# 01b. RG Tournament Page Scraper

Notebook will contain codes and functions for scraping the ATP tournament page for a specific year.
Scraping functions will return datasets containing tournament and match information, as well as the URL for each match's match centre page. 

## 1. Imports and Setup

In [1]:
# Standard math libraries
import numpy as np
import scipy as sp
import pandas as pd

import matplotlib.pyplot as plt
import matplotlib.pyplot as plt

# Web-scraping utitilies
import requests
from bs4 import BeautifulSoup

headers = {'User-Agent': 
           'Mozilla/5.0 (X11; Linux x86_64) AppleWebKit/537.36 (KHTML, like Gecko) Chrome/47.0.2526.106 Safari/537.36'} 
import re
import json

import sys
from time import sleep

## 2. Scrape Calendar Page Data for Tournament Page URLs

In [187]:
# Selected tournament year
year = 2019
# Create a list of date strings for all dates from the above year's Roland Garros edition
#dates = pd.date_range("2022-05-16", "2022-06-05", freq='d')
#dates = pd.date_range("2021-05-24", "2021-06-13", freq='d')
#dates = pd.date_range("2020-09-27", "2020-10-11", freq='d')
dates = pd.date_range("2019-05-26", "2019-06-09", freq='d')
dates = [str(d).split(" ")[0] for d in dates]

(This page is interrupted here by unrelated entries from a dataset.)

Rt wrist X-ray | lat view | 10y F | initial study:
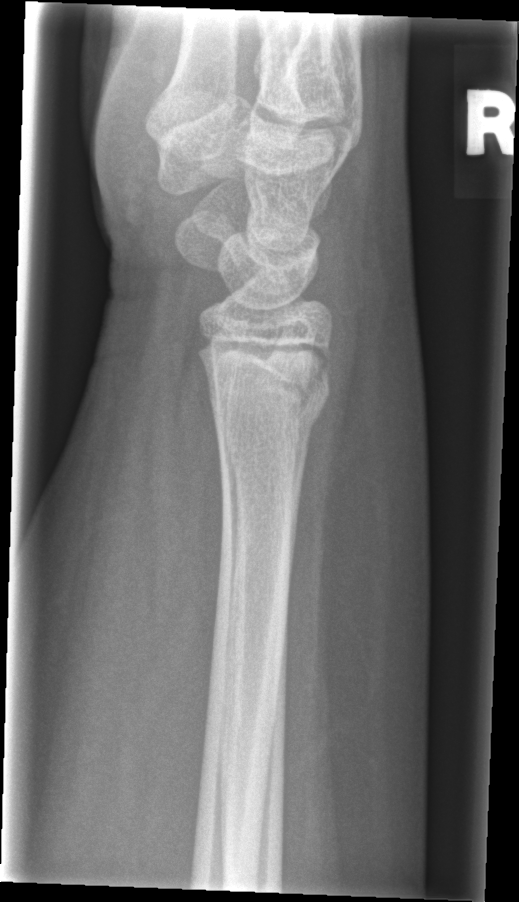
* One bone fracture at 207 381 333 459.
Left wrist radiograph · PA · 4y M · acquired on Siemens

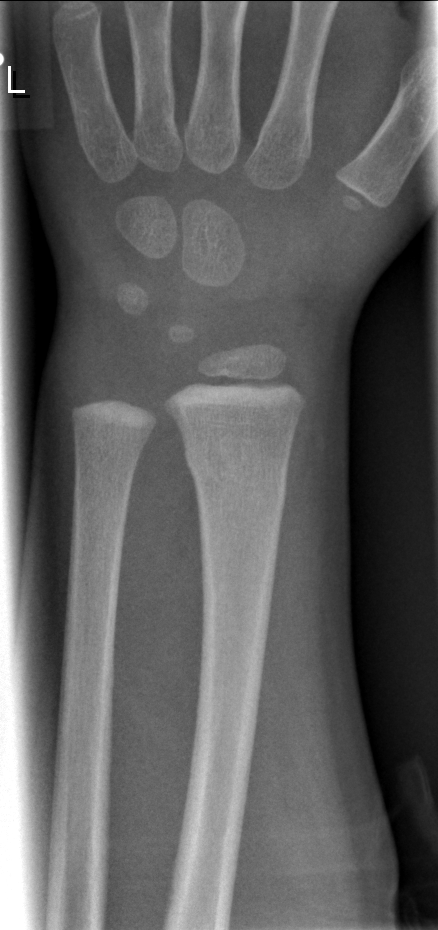
ao: 23r-M/2.1
fracture: 1 @ [x1=181, y1=437, x2=294, y2=513]

# Initialise a list to contain all the results data
df_results_list = []

for date in dates:

    link = f'https://www.rolandgarros.com/api/en-us/order-of-play/{date}/{year}'
    # Get request and content from the given link and parse into HTML
    pageTree = requests.get(link, headers=headers)
    #pageSoup = BeautifulSoup(pageTree.content, 'html.parser') 

    results_json = json.loads(pageTree.content)
    # Get all results info from the available court types at Roland Garros
    df_courts = [ pd.DataFrame(court['matchSchedulers'][0]['matches']) for court in results_json['principalCourts'] + results_json['annexeCourts'] ]
    if df_courts == []:
        continue
    else:
        df_results_d = pd.concat(df_courts)

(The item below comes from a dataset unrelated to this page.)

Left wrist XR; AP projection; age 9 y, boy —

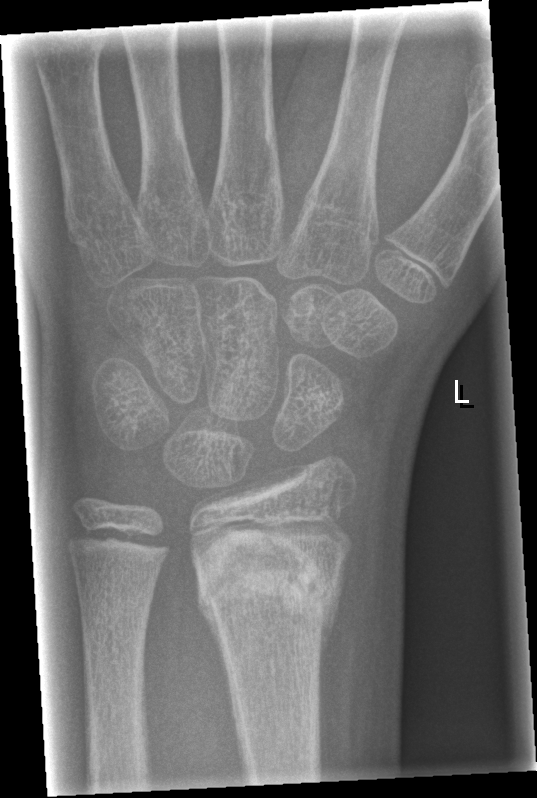

Findings: AO/OTA classification: 23r-M/3.1; 23u-E/7. Periosteal thickening — [x1=197, y1=581, x2=231, y2=699], [x1=318, y1=552, x2=351, y2=666], [x1=194, y1=564, x2=202, y2=620]. Fx — [x1=194, y1=526, x2=347, y2=637].

        df_results_list.append(df_results_d)

    sleeptime = np.random.uniform(1, 5)
    sleep(sleeptime)

In [176]:
df_results.to_csv("../data/RG_results-all_raw_2020.csv", index=False)

### Creating a Dataframe/CSV of all player's information

In [177]:
players_teamA = pd.concat(list(df_results.teamA.apply(lambda x : pd.DataFrame(x['players'])))).drop_duplicates(subset=['id'])
players_teamB = pd.concat(list(df_results.teamB.apply(lambda x : pd.DataFrame(x['players'])))).drop_duplicates(subset=['id'])

In [179]:
df_players = pd.concat([players_teamA, players_teamB]).drop_duplicates(subset=['id']).sort_values("firstName").reset_index(drop=True)

In [181]:
df_players.to_csv(f"../data/RG_players_{year}.csv", index=False)

### Raw Data Processing

Add columns for the match round name (e.g. Final), player/team names and respective uuids.

In [182]:
round_names = df_results.matchData.apply(lambda x : x['roundLabel'])
df_results.insert(3, "round", round_names) 

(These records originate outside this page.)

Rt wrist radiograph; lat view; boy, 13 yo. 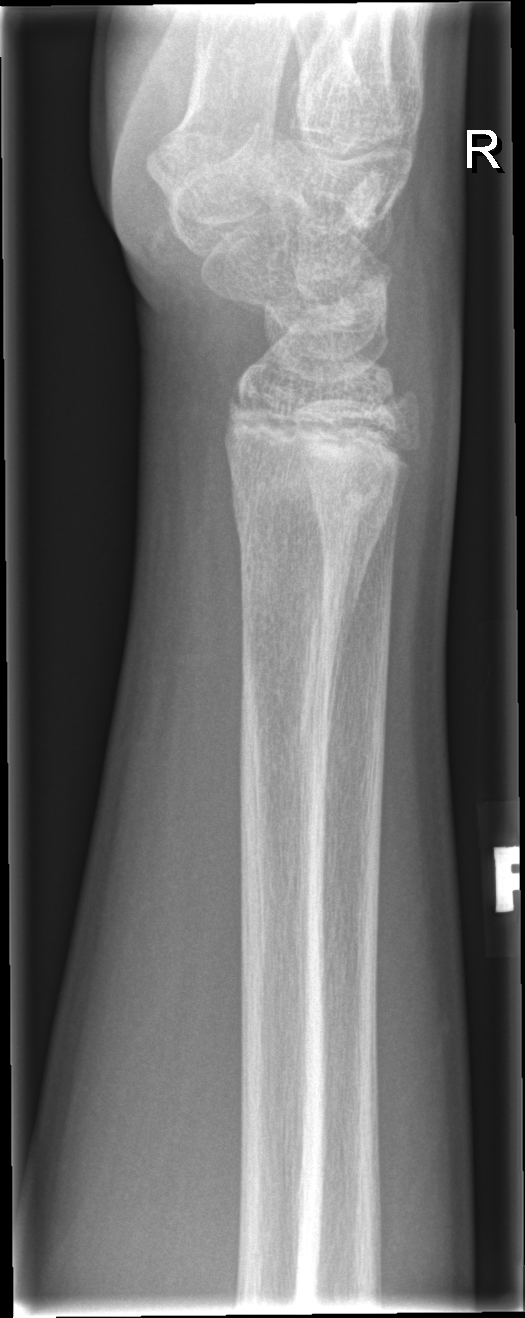 Pixel coordinates, top-left origin, xyxy. Periosteal thickening identified at 320 466 399 755. Bone fracture — 221 423 405 544. Decreased bone density (osteopenia).
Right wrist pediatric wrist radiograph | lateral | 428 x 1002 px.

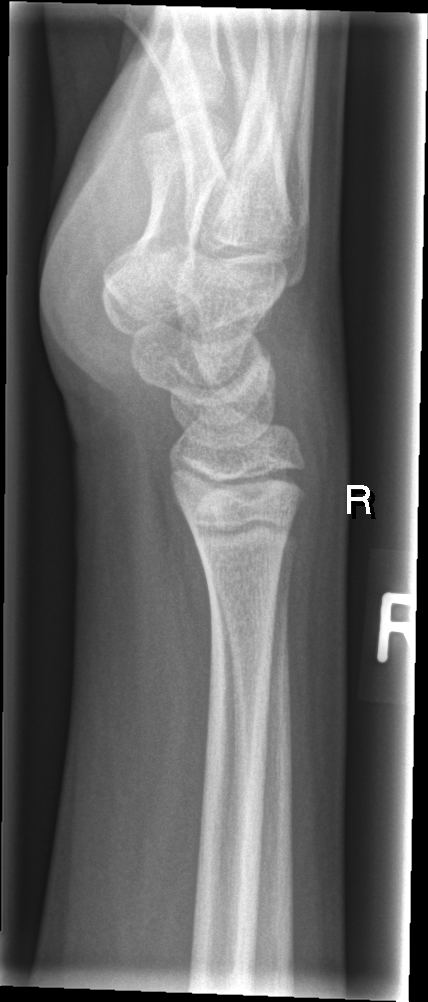
Fracture: none labeled.

player1_name = df_results.teamA.apply(lambda x : ", ".join([p['firstName']+ " "+ p['lastName'].title() for p in x['players']]))
player2_name = df_results.teamB.apply(lambda x : ", ".join([p['firstName']+ " "+ p['lastName'].title() for p in x['players']]))
df_results.insert(6, "player2_name", player2_name) 
df_results.insert(5, "player1_name", player1_name) 

teamA_player_uuid = df_results.teamA.apply(lambda x : [p['id'] for p in x['players']])
teamB_player_uuid = df_results.teamB.apply(lambda x : [p['id'] for p in x['players']])
df_results.insert(8, "team2_player_uuid", teamB_player_uuid) 
df_results.insert(6, "team1_player_uuid", teamA_player_uuid) 

In [183]:
df_results = df_results.rename(columns={"teamA": "team1", "teamB": "team2"})

In [184]:
df_results.tail(2)

Unnamed: 0,id,url,matchData,round,team1,player1_name,team1_player_uuid,team2,player2_name,team2_player_uuid,umpire,showUmpire
591,DD001,/en-us/matches/2020/DD001,"{'type': 'DD', 'typeLabel': 'Women’s Doubles',...",Final,"{'players': [{'id': 30554, 'firstName': 'Alexa...","Alexa Guarachi, Desirae Krawczyk","[30554, 25892]","{'players': [{'id': 21766, 'firstName': 'Timea...","Timea Babos, Kristina Mladenovic","[21766, 19921]","{'firstName': None, 'lastName': None, 'shortNa...",False
592,SM001,/en-us/matches/2020/SM001,"{'type': 'SM', 'typeLabel': 'Men’s Singles', '...",Final,"{'players': [{'id': 9801, 'firstName': 'Novak'...",Novak Djokovic,[9801],"{'players': [{'id': 7792, 'firstName': 'Rafael...",Rafael Nadal,[7792],"{'firstName': None, 'lastName': None, 'shortNa...",False


In [186]:
df_results.to_csv(f"../data/RG_results-all_processed_{year}.csv", index=False)